Background:  In our research, we examined how the induction of long-term potentiation (LTP) in the hippocampus of hypothyroid rats afects the mRNA levels of several proteins involved with neurodegeneration, including Gsk3, Cdk5, Akt1, Mapt, P35 (Anxa), Capn1, Bace1, and Psen2.

Methods:  Wistar-albino rats, consisting of 12 males, were used in the research, and they were separated into 2 groups: control (n=6) and hypothyroidism (n=6). To induce hypothyroidism, propylthiouracil was added to drinking water at a dosage of 20 mg/kg/day. The test stimulus intensity was calculated, basal recordings were acquired, and LTP was induced by administering 100 Hz high-frequency stimulation (HFS) for 1 second with a 5-minute delay when the rats were aged 60 days.
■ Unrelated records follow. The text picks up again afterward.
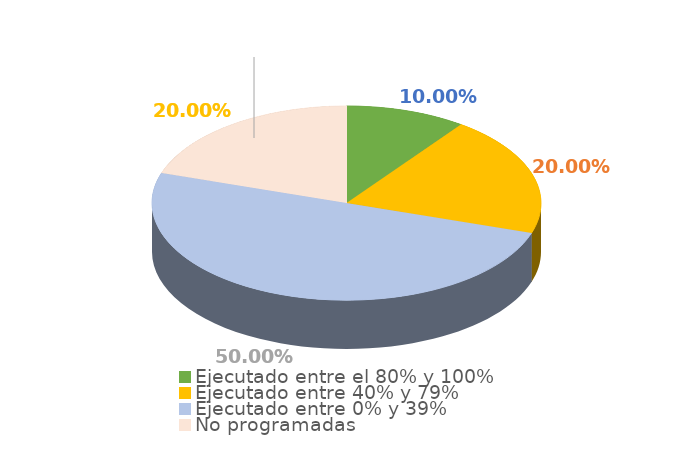
| Category | Series 0 |
|---|---|
| Ejecutado entre el 80% y 100% | 0.1 |
| Ejecutado entre 40% y 79% | 0.2 |
| Ejecutado entre 0% y 39% | 0.5 |
| No programadas | 0.2 |

The population spike (PS) amplitude and excitatory postsynaptic potential (EPSP) slope were measured in the granule cell layer of the dentate gyrus. Using reverse transcription polymerase chain reaction, the mRNA levels of neurodegenerative genes were assessed in induced hippocampal tissues after the LTP protocol. The free T4 levels in plasma were measured using a plate reader with the commercial ELISA kit.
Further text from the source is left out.